Los detalles mecanicistas de esta reacción son de particular interés para los científicos biomédicos. Las proteínas que son sustratos para este tipo de modificación están involucradas en los procesos de señalización celular, y no son capaces de llevar a cabo sus funciones biológicas a menos que estén ancladas a la membrana lipídica de una célula. El grupo hidrocarburo que se une a un residuo de cisteína en esta reacción sirve como anclaje.

Las proteínas no modificadas no pueden asociarse con las membranas ya que son biológicamente inactivas. Las proteínas modificadas pueden anclarse a la membrana ya que ahora son biológicamente activas.

Algunas de estas proteínas han sido implicadas en la formación de tumores.
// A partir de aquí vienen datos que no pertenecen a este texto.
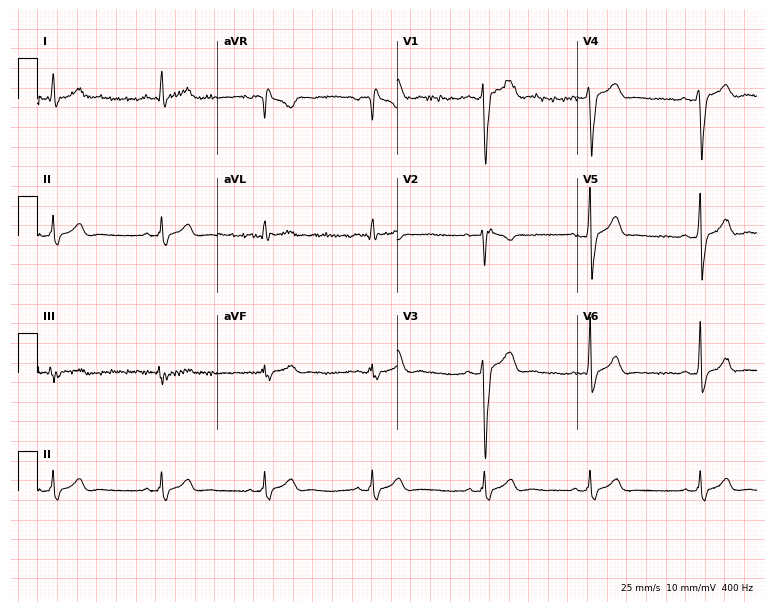
12-lead ECG from a male patient, 31 years old. Screened for six findings — first-degree AV block, right bundle branch block, left bundle branch block, sinus bradycardia, atrial fibrillation, sinus tachycardia — none is recorded. Only these six findings were labelled.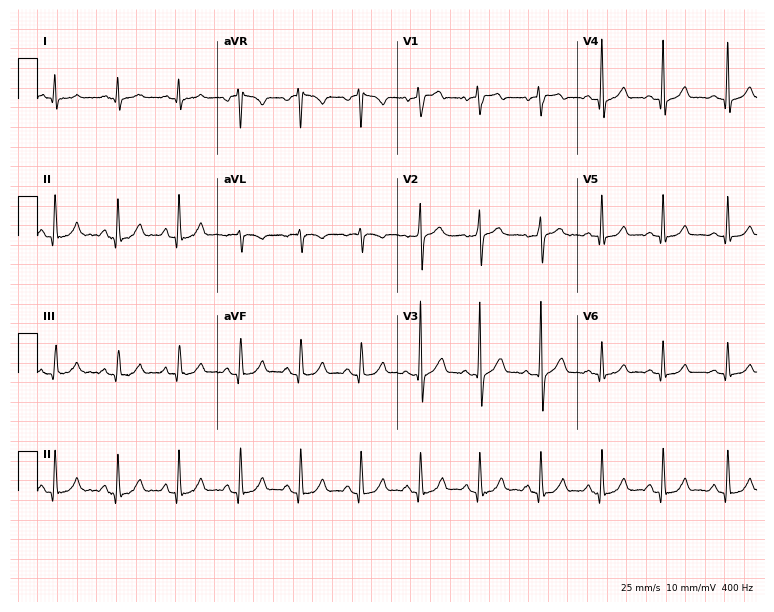
Resting 12-lead electrocardiogram. Patient: a 45-year-old male. Read as a normal ECG.

Los científicos esperan que si pueden encontrar una manera de cerrar la reacción de modificación de cisteína, las proteínas causantes de tumores no podrán anclarse a las membranas celulares y así permanecerán inactivas. Se busca un inhibidor eficaz de esta enzima que sirva como posible fármaco antitumoral.
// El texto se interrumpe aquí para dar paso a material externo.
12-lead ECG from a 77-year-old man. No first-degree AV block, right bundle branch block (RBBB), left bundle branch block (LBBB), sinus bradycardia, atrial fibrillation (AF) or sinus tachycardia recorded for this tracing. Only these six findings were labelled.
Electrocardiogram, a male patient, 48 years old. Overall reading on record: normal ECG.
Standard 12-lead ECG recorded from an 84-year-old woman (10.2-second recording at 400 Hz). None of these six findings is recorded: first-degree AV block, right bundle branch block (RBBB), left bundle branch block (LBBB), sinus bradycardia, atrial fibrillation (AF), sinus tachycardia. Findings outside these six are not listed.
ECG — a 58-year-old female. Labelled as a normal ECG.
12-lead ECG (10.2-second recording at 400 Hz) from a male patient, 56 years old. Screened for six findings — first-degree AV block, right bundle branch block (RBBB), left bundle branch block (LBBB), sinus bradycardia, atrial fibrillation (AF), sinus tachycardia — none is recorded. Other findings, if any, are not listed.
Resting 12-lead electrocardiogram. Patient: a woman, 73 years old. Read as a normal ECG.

¿Cómo baja la enzima la barrera energética para esta reacción? La evidencia experimental indica que cuando una proteína sustrato se une al sitio activo de la enzima, el tiol de cisteína se asocia con un ion zinc unido en el sitio activo. Como aprendimos en la sección 7.8, esta asociación bajará el pKa del tiol hasta el punto en que pierda un protón y exista como anión tiolato en el sitio activo - ¡un tiolato es un nucleófilo muy potente! Los estudios también muestran que el grupo difosfato forma interacciones estabilizadoras con varios residuos de aminoácidos (dos lisinas, una arginina, una histidina y una tirosina) en el sitio activo de la enzima, convirtiéndola en una base más débil y, por lo tanto, un mejor grupo saliente.
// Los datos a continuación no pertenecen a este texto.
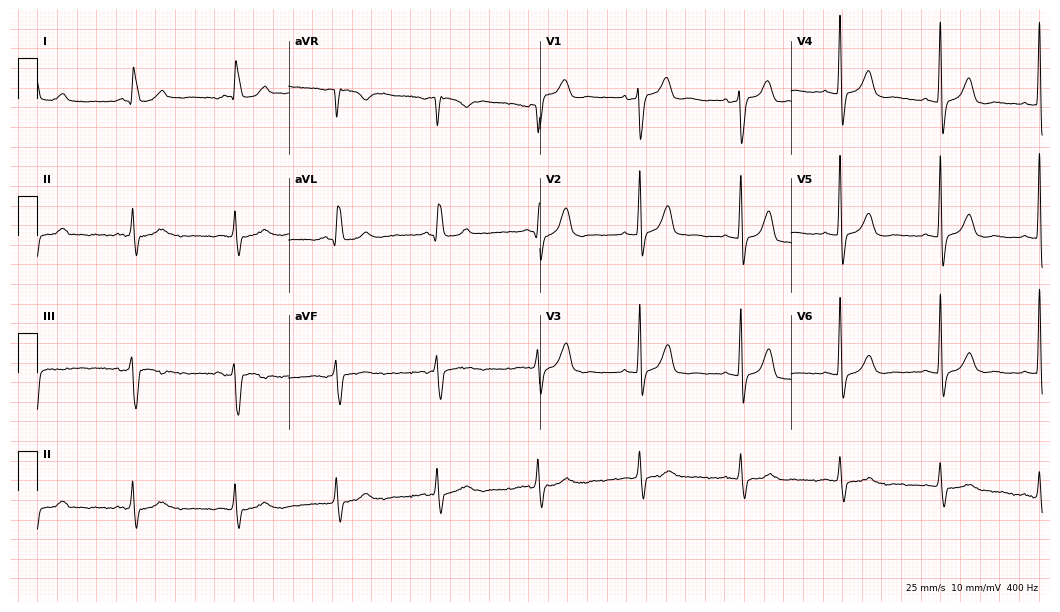
Electrocardiogram, a male, 84 years old. Of the six screened findings (first-degree AV block, right bundle branch block, left bundle branch block, sinus bradycardia, atrial fibrillation, sinus tachycardia), none is recorded.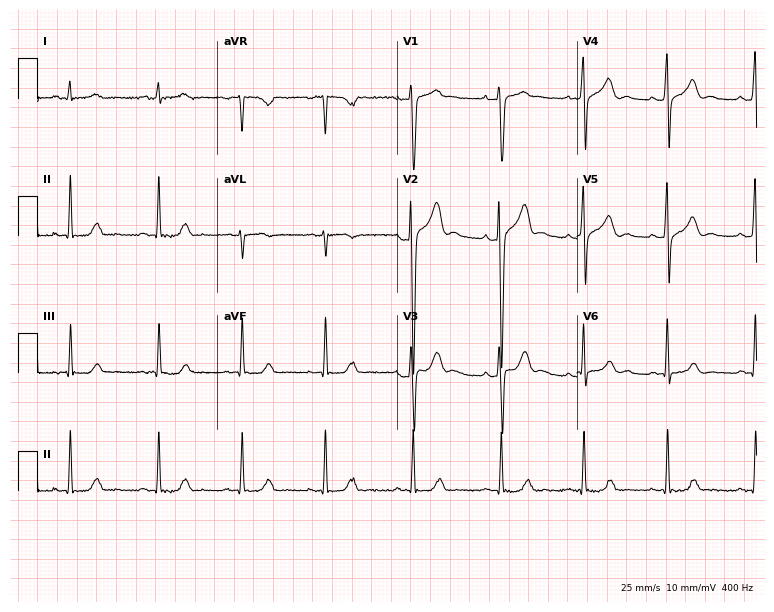
Standard 12-lead ECG recorded from a 23-year-old male (7.3-second recording at 400 Hz). Read as a normal ECG.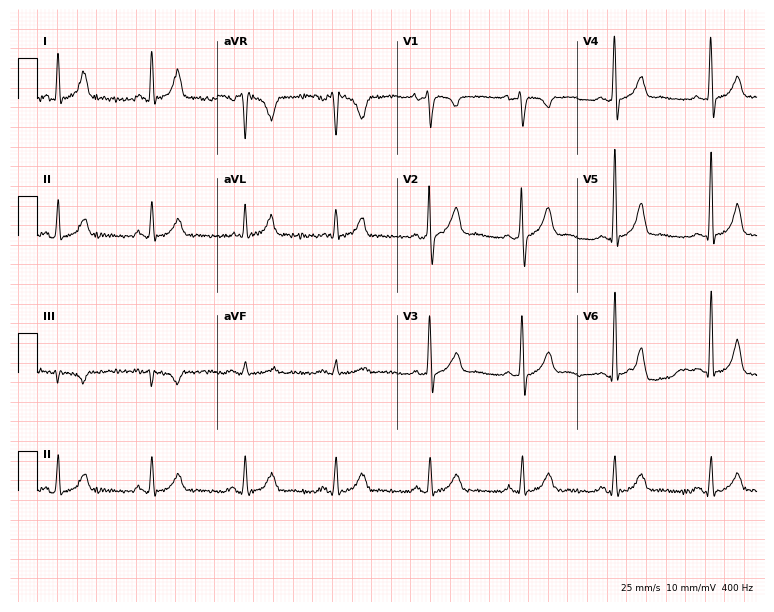
Electrocardiogram, a man, 63 years old. Of the six screened findings (first-degree AV block, right bundle branch block, left bundle branch block, sinus bradycardia, atrial fibrillation, sinus tachycardia), none is recorded.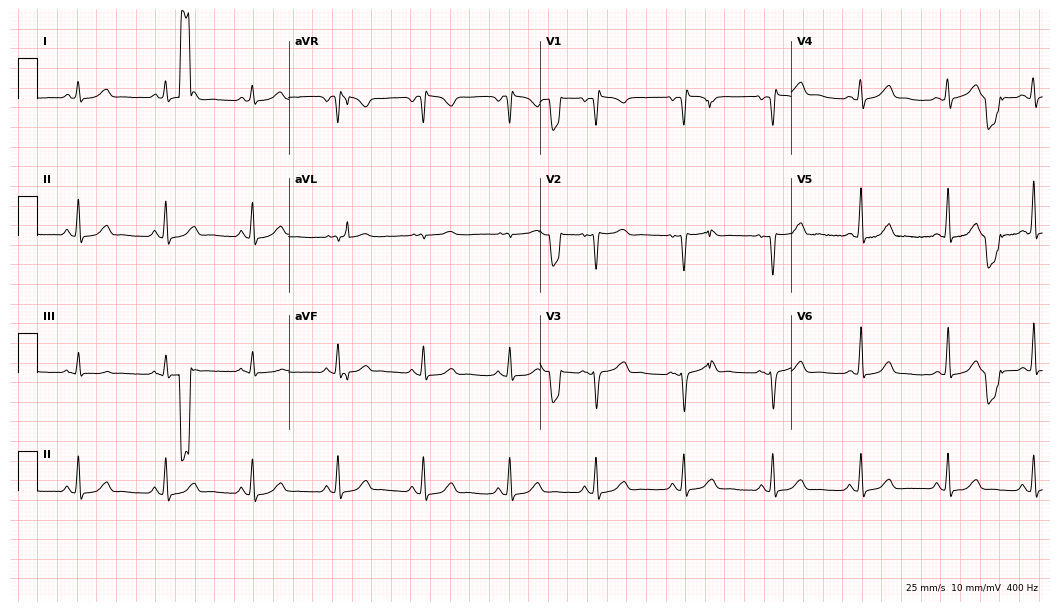
ECG — a 52-year-old female. Labelled as a normal ECG.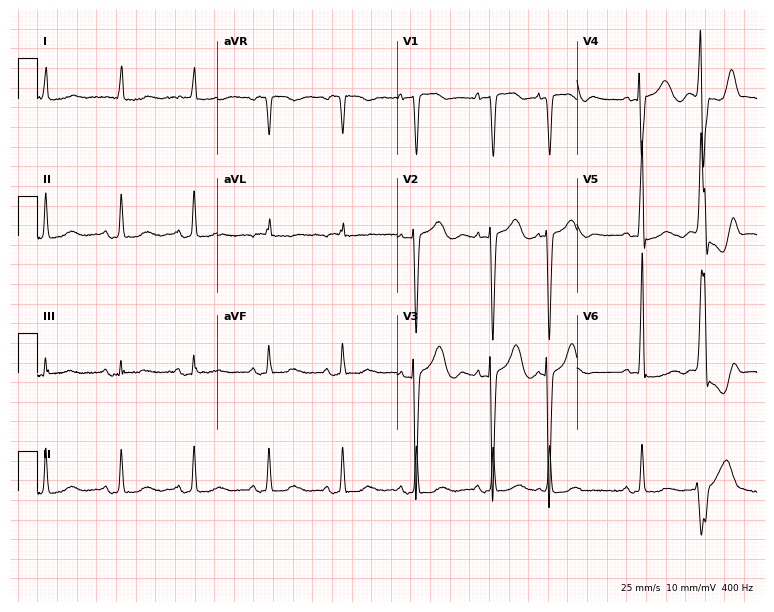
ECG (7.3-second recording at 400 Hz) — a female patient, 84 years old. Screened for six findings — first-degree AV block, right bundle branch block, left bundle branch block, sinus bradycardia, atrial fibrillation, sinus tachycardia — none is recorded. Findings outside these six are not listed.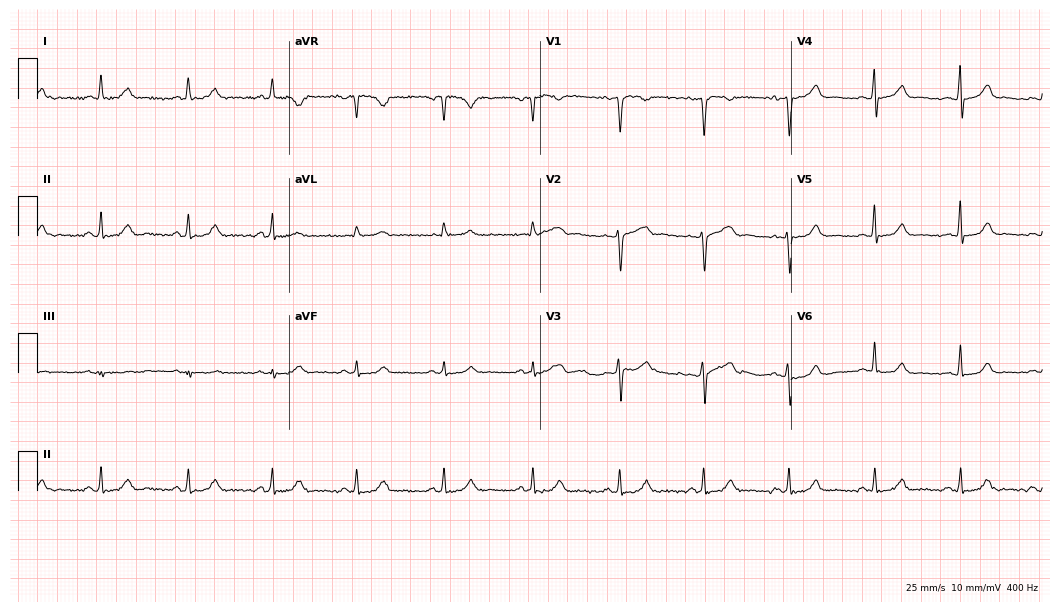
Standard 12-lead ECG recorded from a woman, 51 years old (10.2-second recording at 400 Hz). Read as a normal ECG.

¿La prenilación de proteínas es una\(S_N2\) reacción\(S_N1\) o? En otras palabras, ¿hasta qué punto el nucleófilo desplaza, o 'empuja' al grupo saliente, o en qué medida el grupo saliente se va solo, sin un 'empuje' del nucleófilo? En la misma línea, en qué medida se desarrolla una carga positiva sobre el centro de carbono (el desarrollo de una carga positiva completa implica un\(S_N1\) mecanismo). Primero, considere el electrófilo: es un carbono alílico primario, por lo que cualquiera de las vías es posible (está relativamente libre de obstáculos para el\(S_N2\) ataque, pero también podría formar un carbocatión intermedio estabilizado por resonancia en una\(S_N1\) vía). El nucleófilo es un ion tiolato muy poderoso, sugestivo de un\(S_N2\) mecanismo donde un nucleófilo fuerte desplaza activamente al grupo saliente.

De hecho, experimentos diseñados para abordar esta misma cuestión (ver problema P8.19) han aportado evidencia de que la reacción es un híbrido mecanicista: esencialmente\(S_N2\), pero con elementos de\(S_N1\). Es decir, en el estado de transición el carbono electrófilo adquiere cierto grado de carga positiva, pero no se forma un verdadero intermedio de carbocatión. El mensaje para llevar a casa aquí es que las imágenes\(S_N1\) y\(S_N2\) mecanicistas que hemos estudiado en este capítulo son modelos, y si bien son útiles para aprender sobre principios químicos y precisas para describir muchas reacciones de sustitución, otras reacciones no son necesariamente 'puras'\(S_N1\) o \(S_N2\), pero en realidad se encuentran en algún punto intermedio.